> _Aim of the task_
Within the records below, find the line with "matsubagayatsu" and the line with "Kasteel: 15e eeuws", then reproduce exactly those two lines and all lines between them, without any picture.

> _Data listing_
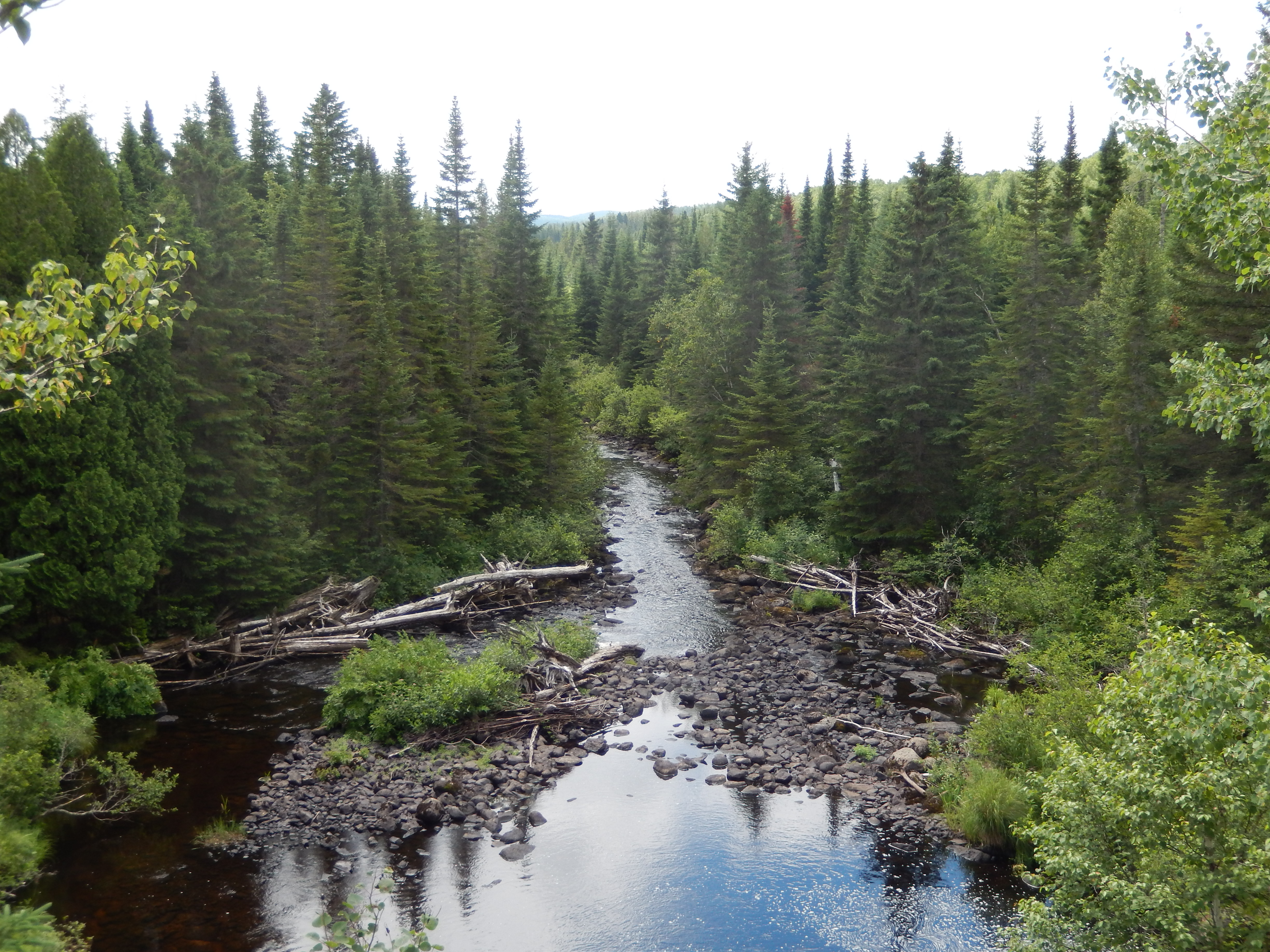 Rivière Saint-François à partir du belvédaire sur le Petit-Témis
--
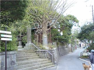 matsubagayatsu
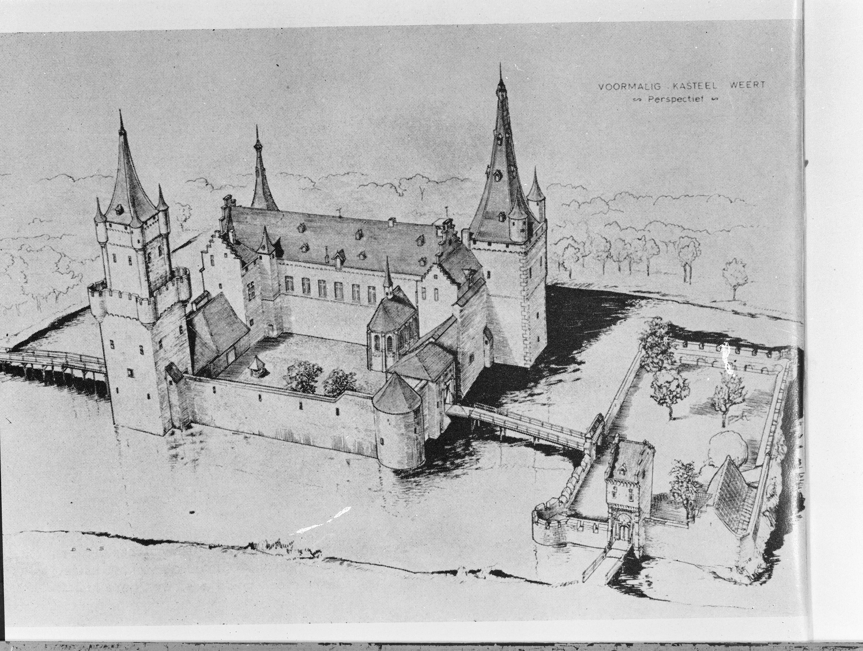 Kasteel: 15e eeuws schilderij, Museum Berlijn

> _Result of the task_
 matsubagayatsu
 Kasteel: 15e eeuws schilderij, Museum Berlijn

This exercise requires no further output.